Statistical Analysis
Allele frequencies for each variant in the centenarian and control groups were calculated, and statistical inference of association was determined using Fisher’s exact tests. For rare variant analysis, the Sequence Kernel Association Test (SKAT) 25 and its derivative methods (SKAT-O, SKAT-C) were applied to the entire sequenced interval, as well as subdivisions based on gene locations. Reported p-values were adjusted for multiple testing with Benjamini-Hochberg correction. For permutation tests for combined depletion of risk variants, identification tags for pools were permutated 10,000 times. For each permutated dataset, the Z-scores of the five GWAS SNPs shown in Figure 1B were calculated for the centenarian group. The number of incidences where the sum of Z-scores was equal to or lower than the actual centenarian group were counted and reported as p-values after division by the total number of trials.

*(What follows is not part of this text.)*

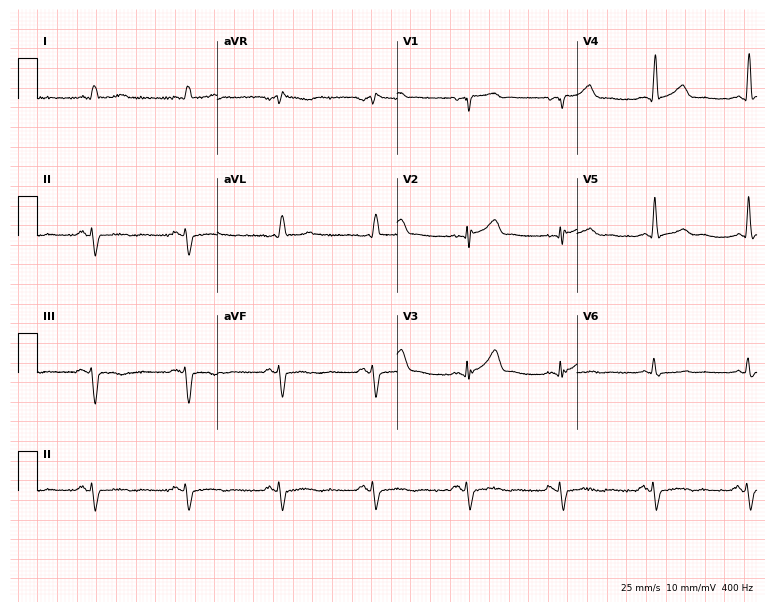
Standard 12-lead ECG recorded from a male, 62 years old (7.3-second recording at 400 Hz). None of these six findings is recorded: first-degree AV block, right bundle branch block, left bundle branch block, sinus bradycardia, atrial fibrillation, sinus tachycardia. Only these six findings were labelled.

The Python Sklearn package was utilized for the feature selection study. Before initiating the learning process, the allele frequency matrix was pre-processed by 1) adjusting the allele count to the minor allele (for cases where the major allele was the alternative), 2) removing singletons and doubletons, and 3) normalizing to Z-score. Random Forest and Gradient Tree Boosting classifiers were implemented using the RandomForestClassifier (n_estimator=10000) and GradientBoostingClassifier (n_estimator=5000, learning_rate=0.02) in the ensemble module, respectively. Principal Component Analysis (PCA) was performed using the PCA function in the decomposition module. A linear Support Vector Classifier (SVC) was built to separate control and centenarian pools using the first 3 PC values with the SVC function in the svm module. The significance of separation was tested by permuting the pool’s identification tags 10,000 times and counting instances where classification accuracy was equal to or higher than the actual data. The python seaborn.heatmap function was used to generate a correlation matrix heatmap. A threshold of 0.05 was applied for PC2 and PC3 to select the important feature SNPs.
Data Availability
All data produced in the present study are available upon reasonable request to the authors.
Author Contribution
Conceptualization: YZ, NB, YS; Methodology: YZ, SR, AT; Analysis: YZ; Resource: GA; Drafting: YZ, YS; Editing: all authors
Data Availability
Data available on request from the authors.
Funding
The research published here was supported by the NIH grants AG017242, GM104459, and CA180126 (Suh).
Conflict of Interest
The authors declare no conflict of interest.
Ethics Approval
The study was approved by the Committee on Clinical Investigations of the Albert Einstein College of Medicine.